SUMMARY: Notice is hereby given of the following determinations: 
Pursuant to the authority vested in me by the Act of October 19, 1965 
(79 Stat. 985; 22 U.S.C. 2459), E.O. 12047 of March 27, 1978, the 
Foreign Affairs Reform and Restructuring Act of 1998 (112 Stat. 2681, 
et seq.; 22 U.S.C. 6501 note, et seq.), Delegation of Authority No. 234 
of October 1, 1999, Delegation of Authority No. 236-3 of August 28, 
2000 (and, as appropriate, Delegation of Authority No. 257 of April 15, 
2003), I hereby determine that the objects to be included in the 
exhibition ``Los Angeles to New York, The Dwan Gallery 1959-1971,'' 
imported from abroad for temporary exhibition within the United States, 
are of cultural significance. The objects are imported pursuant to loan

[[Page 42034]]

agreements with the foreign owners or custodians. I also determine that 
the exhibition or display of the exhibit objects at the National 
Gallery of Art, Washington, District of Columbia, from on or about 
September 30, 2016, until on or about January 29, 2017; Los Angeles 
County Museum of Art, Los Angeles, California, from on or about March 
19, 2017, until on or about September 10, 2017, and at possible 
additional exhibitions or venues yet to be determined, is in the 
national interest. I have ordered that Public Notice of these 
Determinations be published in the Federal Register.

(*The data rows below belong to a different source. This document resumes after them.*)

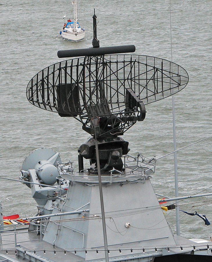 Beschreibung: Radarantenne der Fregatte Mecklenburg-Vorpommern / F218 / Klasse F123 Fotograf: Darkone, 13. August 2005
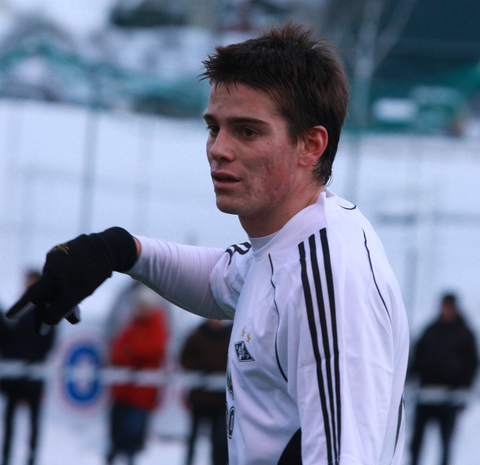 Simen Wangberg fotballspiller RBK
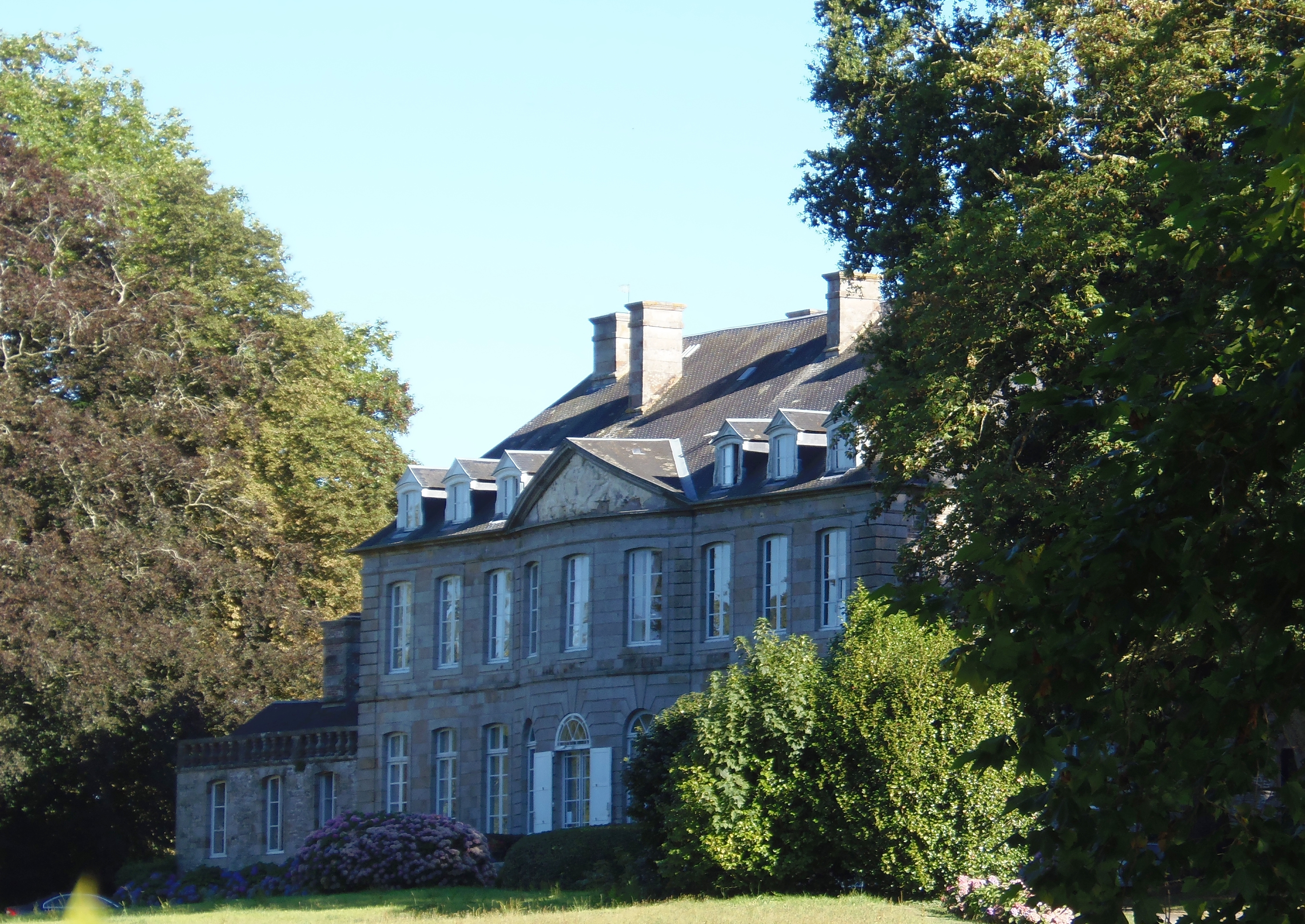 Vergoncey (Normandie, France). Le château de Boucéel.
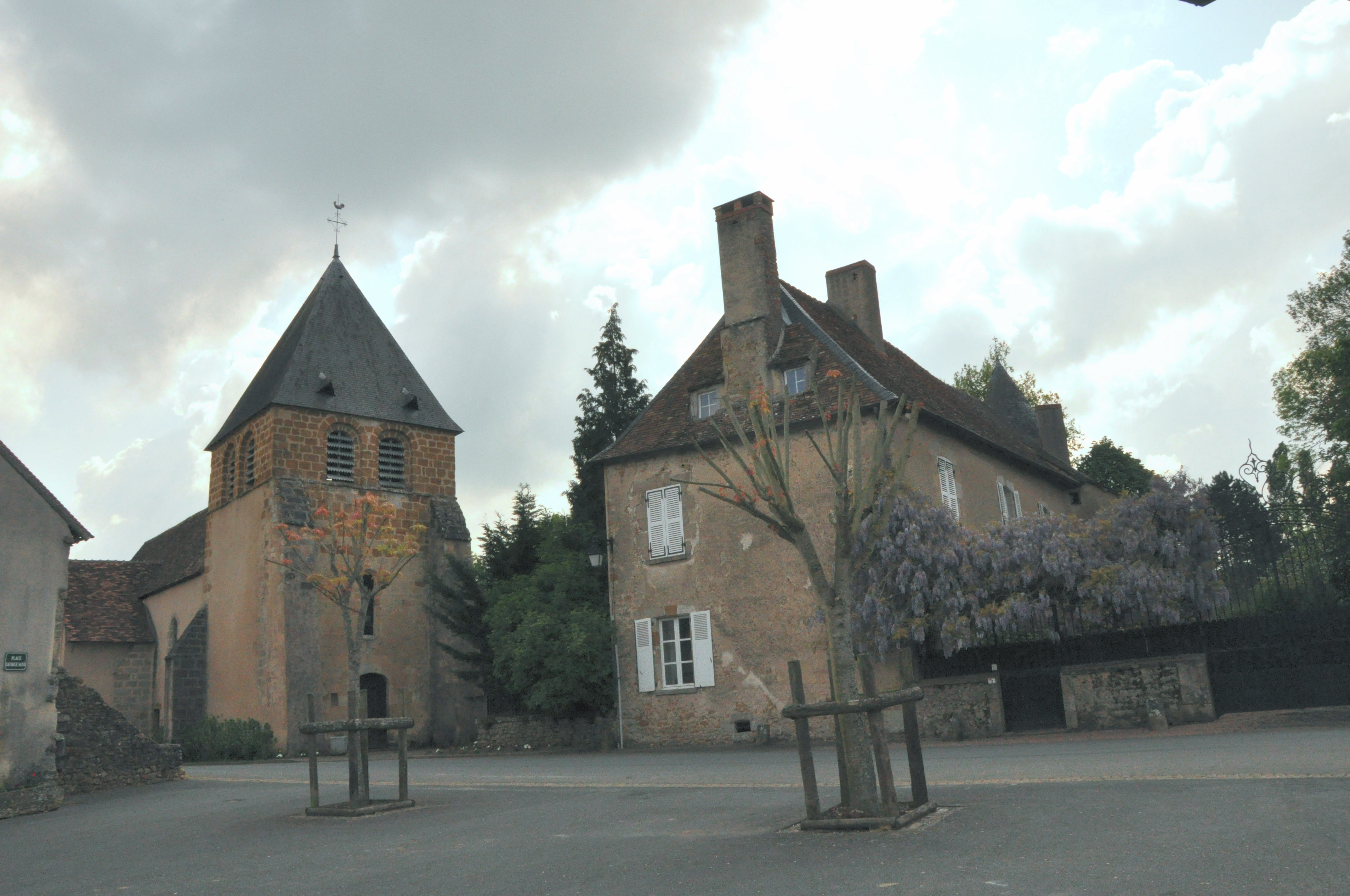 Sacierges-Saint-Martin (Indre) - Place centrale
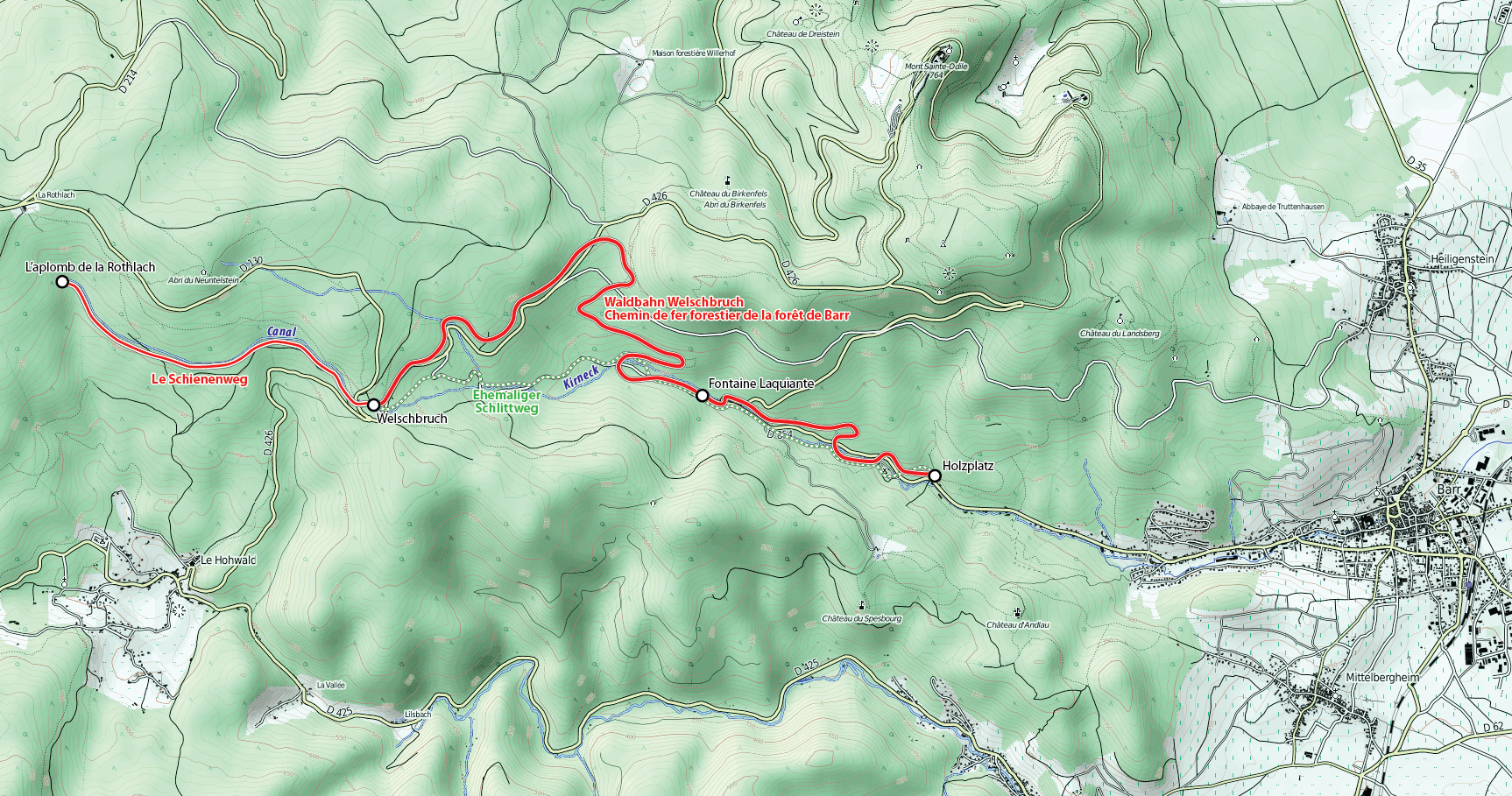 Karte der Waldeisenbahn Welschbruch

FOR FURTHER INFORMATION CONTACT: For further information, including a 
list of the imported objects, contact the Office of Public Diplomacy 
and Public Affairs in the Office of the Legal Adviser, U.S. Department 
of State (telephone: 202-632-6471; email: section2459@state.gov). The 
mailing address is U.S. Department of State, L/PD, SA-5, Suite 5H03, 
Washington, DC 20522-0505.

    Dated: June 22, 2016.
Mark Taplin,
Principal Deputy Assistant Secretary, Bureau of Educational and 
Cultural Affairs, Department of State.